UKIP had two MPs who had defected from the Conservatives and had reached 23 per cent in general election polls, with Farage predicting the party would win ‘more than three or four seats’ at the general election.

So what happened?

Firstly, and most importantly, the party woefully underachieved in May’s general election. Granted, our archaic and unfair electoral system played a part. 

But still, Farage failed to win a seat and the party lost one of its two MPs, leaving Douglas Carswell as their sole representative in the House of Commons. 

That’s a disaster, even accounting for the unfairness of the first-past-the-post system. 

Farage had promised to resign as UKIP leader if he failed to get elected and duly did so … only to reverse that decision three days later, officially because the party had ‘rejected’ his resignation. 

This decision established the precedent Farage’s leadership has followed ever since.

Effectively, the party has become a one-man fiefdom, with Carswell effectively acting as an independent MP. 

He and Farage have had numerous disagreements – including over Carswell’s support for Vote Leave, rather than Grassroots Out. 

Shortly after Ukip came an extremely distant second to Labour in the December 2015 Oldham by-election, having been tipped by some to win the seat, Carswell called for Farage to stand down as leader of UKIP, with Farage responding with an aggressive call for him to ‘put up or shut up’. 

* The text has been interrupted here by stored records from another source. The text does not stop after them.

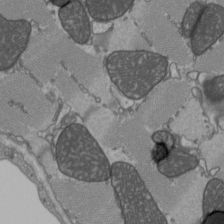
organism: C57BL Mouse
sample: Heart
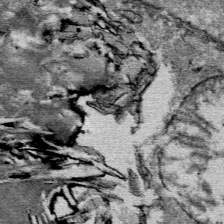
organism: Mouse
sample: Mouse Salivary gland
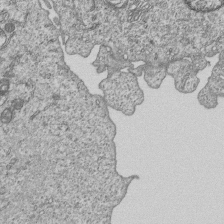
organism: Human
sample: MDA-MB-231 cells
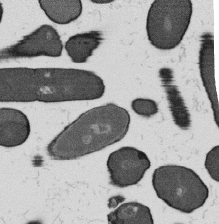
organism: B. subtilis
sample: Bacterial spore
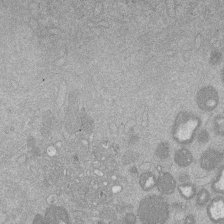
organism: Mouse
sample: Dividing mouse embryo 1 cell stage
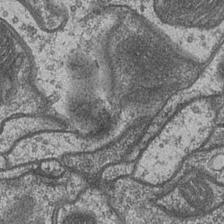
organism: Drosophila
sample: Optic medulla
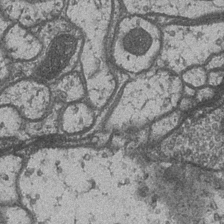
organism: Drosophila
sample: Optic medulla
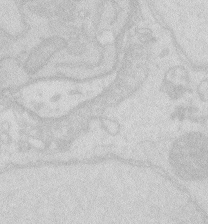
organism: Zebrafish
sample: Macrophage
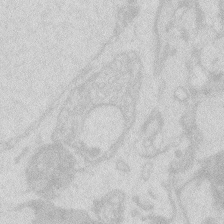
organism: Zebrafish
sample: Macrophage
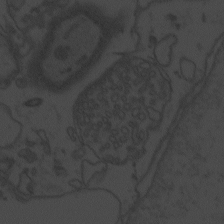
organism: Zebrafish
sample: Macrophage infected with Toxoplasma gondii
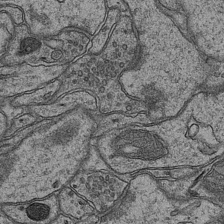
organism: Mouse
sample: CA1 Hippocampus
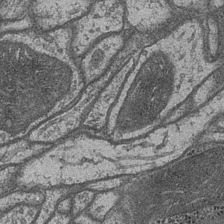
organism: Drosophila
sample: Optic medulla

Most recently, Suzanne Evans, the party’s deputy chairwoman and author of the 2015 manifesto, was suspended from the party for ‘disloyalty’.

One doesn’t have to be a supporter of Evans’ politics to recognise that she is a plausible and effective political operator and a less divisive orator than Farage.

But with Farage apparently under the impression that she was part of a group planning a leadership coup, she was unceremoniously dumped.

She denies any wrongdoing and has been supported by other senior UKIP figures, such as the party’s former Economics spokesman Patrick O’Flynn.

Back when the EU referendum was announced by David Cameron, many warned that the campaign would provide a platform for Farage to further increase support for UKIP.

Instead, the most prominent Leave campaigners have been Boris Johnson and Iain Duncan Smith, and Farage is receiving less media coverage than he was this time last year.

A YouGov poll carried out for The Times this week found that Jeremy Corbyn, Boris Johnson, David Cameron and Iain Duncan Smith are all more trusted on the EU than Farage. 

There is a scenario in which Farage could recover some political momentum.

If Britain votes narrowly to remain in the EU, the outrage and anger of thwarted eurosceptics may prompt a surge of support for the party – the ‘SNP effect’, if you will.

And UKIP are likely to gain representation on the Welsh Assembly in May although, even there, they have slipped back in the polls recently.

Sooner or later, Farage will have to accept that his attempts to make UKIP a one-man operation have harmed the party; that he is too divisive a figure – both within the party and amongst the wider electorate – to significantly increase UKIP’s electoral representation.

The left cannot afford to be complacent about UKIP and its socially corrosive messages on immigration, climate change and taxation.

But if Farage carries on the way he’s going, he may end up hastening the demise of UKIP for us.